Дважды в неделю он видел ее вечерами, ходил к ней на занятия географического кружка. Калерия Петровна собирала карты много лет. На занятия кружка она приносила репродукции старинных карт, ярких, как картинки. Зарубежные карты России петровской поры, старые итальянские портоланы, старые русские карты, где Каспийское море находится у верхней кромки, а Ледовитый океан внизу; репродукции частей годуновского чертежа, чертежа царевича Федора; приносила и ею самой перенесенные на листы ватмана старинные арабские карты, они напоминали чертежи, заполненные геометрическими фигурами. Душный класс, ранний зимний вечер, голову горячат загадочные названия Согдиана, Маргиана, Бухарея, Китайская земля и Хвалынское море, землеописания с подробностями «сказок», отписок, доездов служилых людей, ездивших в непроходимые места или «в Казачьи орды ловить кучумовых внучат», — все это в куче, разом.
Вдруг Додик Коган, сын зубного врача из горполиклиники, доставал скрипку из оббитого футляра. Играл он всякое, ходившее тогда у них, полублатное вроде «Жареные гвоздики и шурум-бурум», и одессщину вроде «Как на Дерибасовской, угол Ришельевской», и неизменно любимую в кружке «В Кейптаунском порту с пробоиной в борту „Жаннета“ поправляла такелаж», и напетую Лохматым — он, бывало, заходил за Калерией Петровной — «На острове Таити жил негр Тики-Мити с женою Мекеке». Скользил смычок, деревянный ящичек с четырьмя струнами пел про дальние края, в эти мгновенья все любили друг друга, чувствовали свое родство, соединялись под всхлипы скрипки в парении над пространствами своего будущего. В парении, сквозь девичье лицо небесной красоты, как сквозь рассеянное облако, наплывает чужой материк с его неясными очертаниями; от названий городов: Венеция, Самарканд, Одесса — щемит сердце, и хочется плакать, карты с извивами границ, с пружинами хребтов зовут, обещают так же, как обещают впервые увиденный в руках инженера-путейца серебряный подстаканник с надписью: «Папѣ — Таличка 25 мая 1915 г.» Так же, как обещает спиннинг, впервые увиденное орудие с лакированным удилищем, туго примотанными колечками и хромированной катушкой, затем с трепетом принятое из рук отпускника, служащего нашего посольства в Токио, — обещают не обладание, а новое знание о мире: кто она, Таличка? Что с ней? И прорыв в будущее — жизнь обещает тебе Токио, такое немыслимо далекое, что его вроде и нету. Как они любили Додика, тогда у него были прозвища До или же Задрыга. Присев на парте, он остреньким подбородком прижимал к плечу скрипку. Лицо отрешенное, он не видит, и лишь когда щипком извлечет озорной звук и взвизгнут струны под смычком и кто-нибудь вскочит в восторге, дрогнут его нежные девичьи ресницы. Он любил всех их за эти мгновения. Равнодушный к географическим картам, Додик прибегал вечерами в школу, срываясь с уроков скрипки, терпя от отца, которому не под силу было платить за частные уроки: он кормил пятерых своей бор-машинкой, и терпя от гневливого старикашки, единственного в Уваровске учителя по скрипке, больно тыкавшего Додика кулачком.

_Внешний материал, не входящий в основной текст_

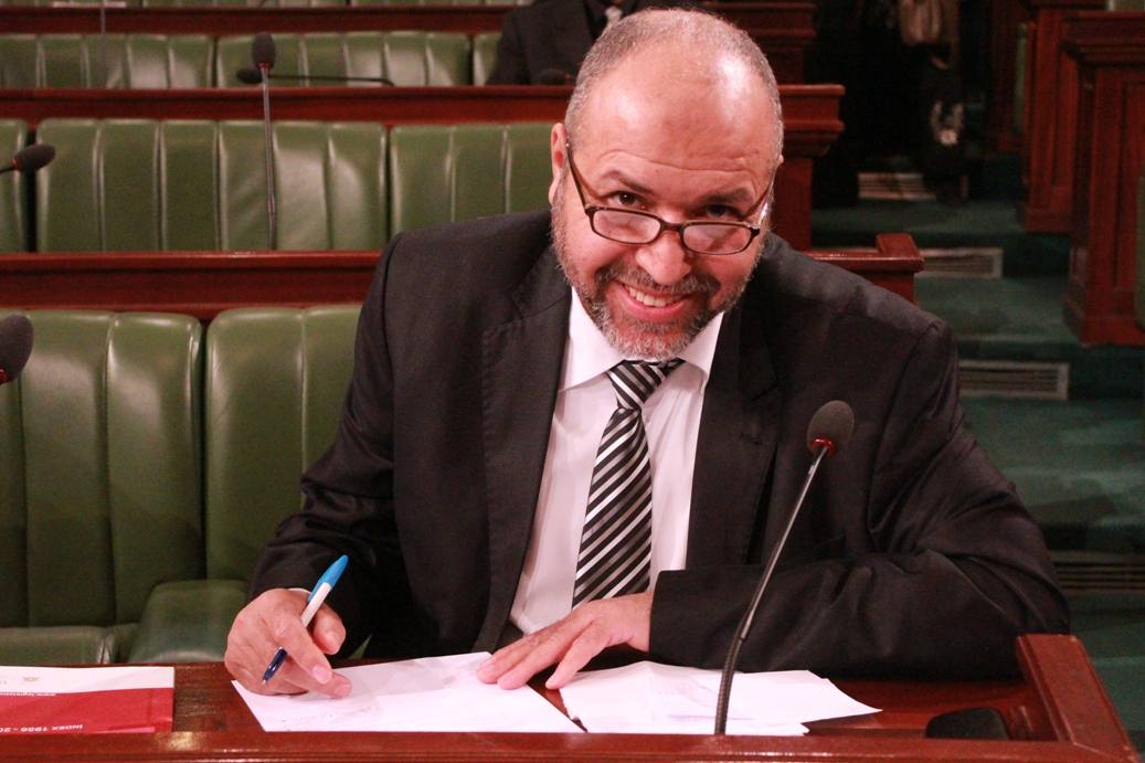 Walid Bennani, membre de l'Assemblée constituante tunisienne
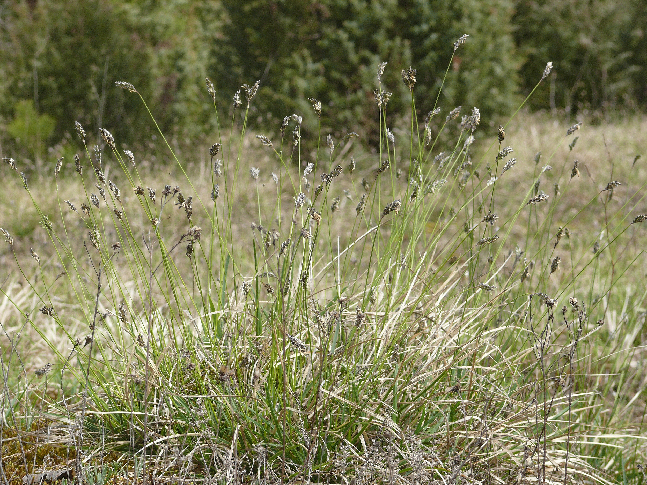 Sesleria albicans, Tauberland, Deutschland
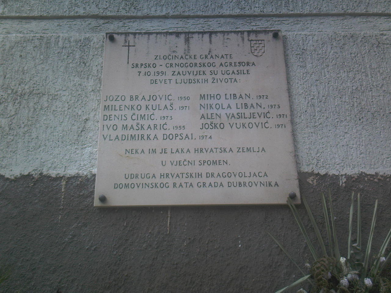 Spomen ploča na mjestu pogibije devetorice civila i branitelja Dubrovnika
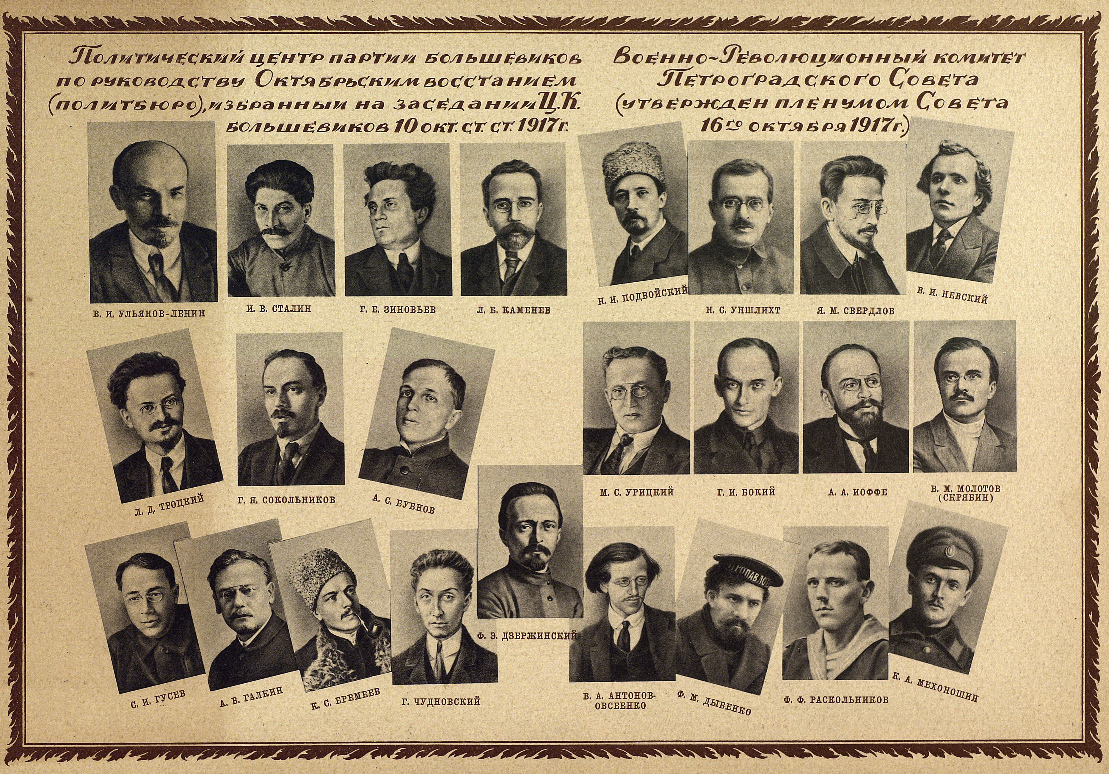 Члены ВРК Петросовета, руководившего Октябрьским переворотом 1917 года
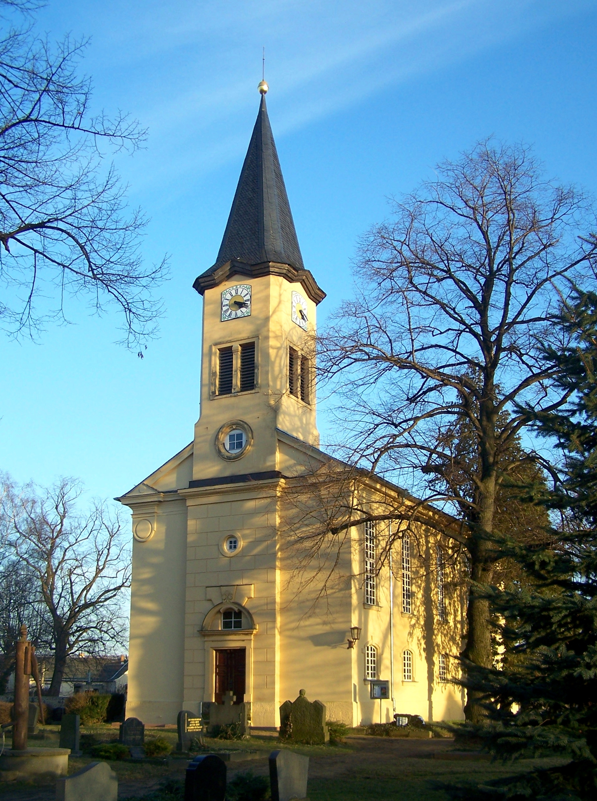 Jakobuskirche Niederau, Landkreis Meißen
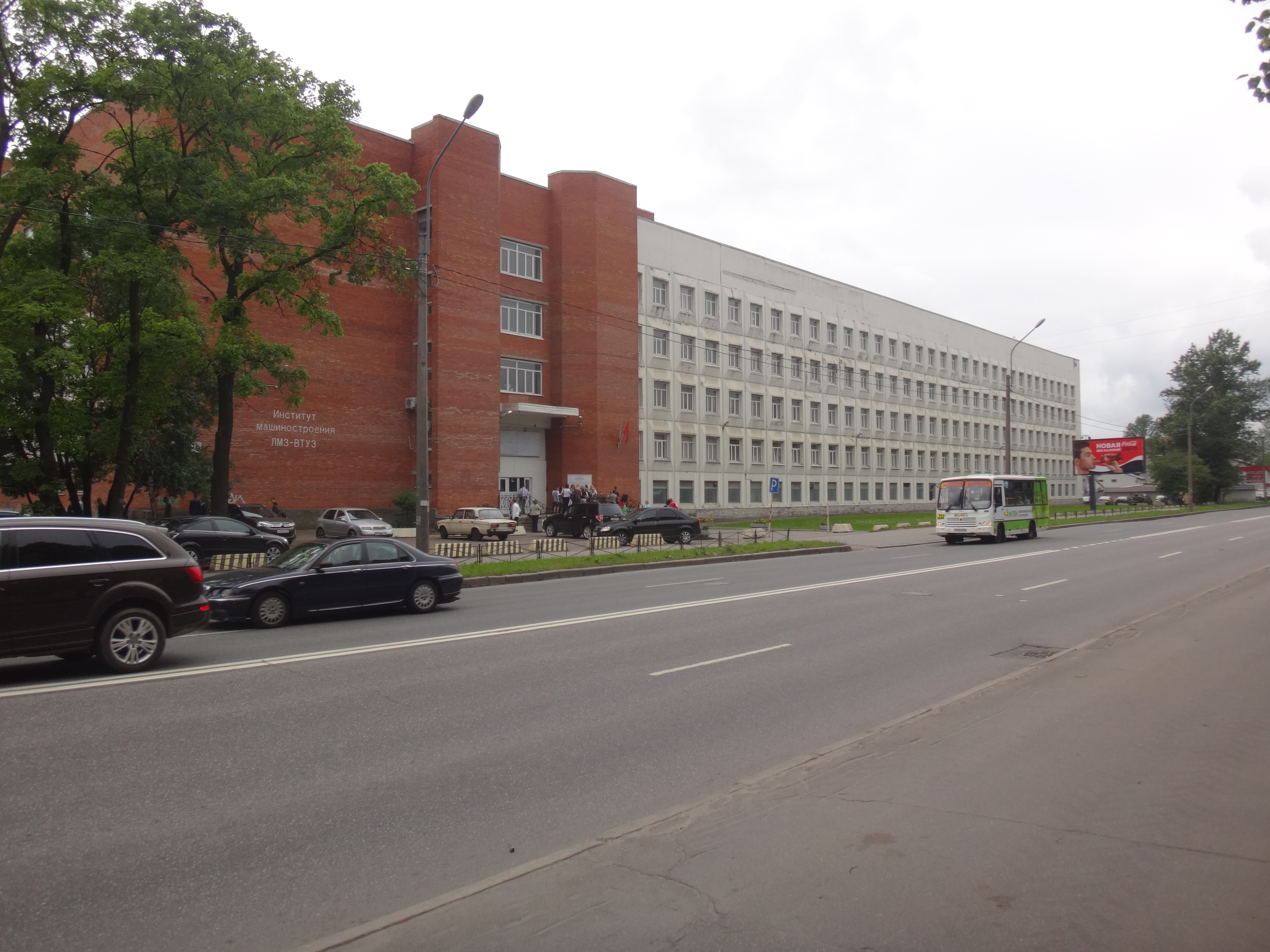 ВТУЗ-ЛМЗ (главный корпус)

События середины зимы вовсе отодвинули Юрия Ивановича от всего того, что составляет жизнь подростка, от деда. Бывая у него, он рассеянно кивал, кивал; дед торопился говорить с ним, а он ловил из-за стенки голос Калерии Петровны и всякий раз угадывал приближение ее ухода. У него развилось звериное чутье, он чувствовал ее приближение затылком, сквозь стены.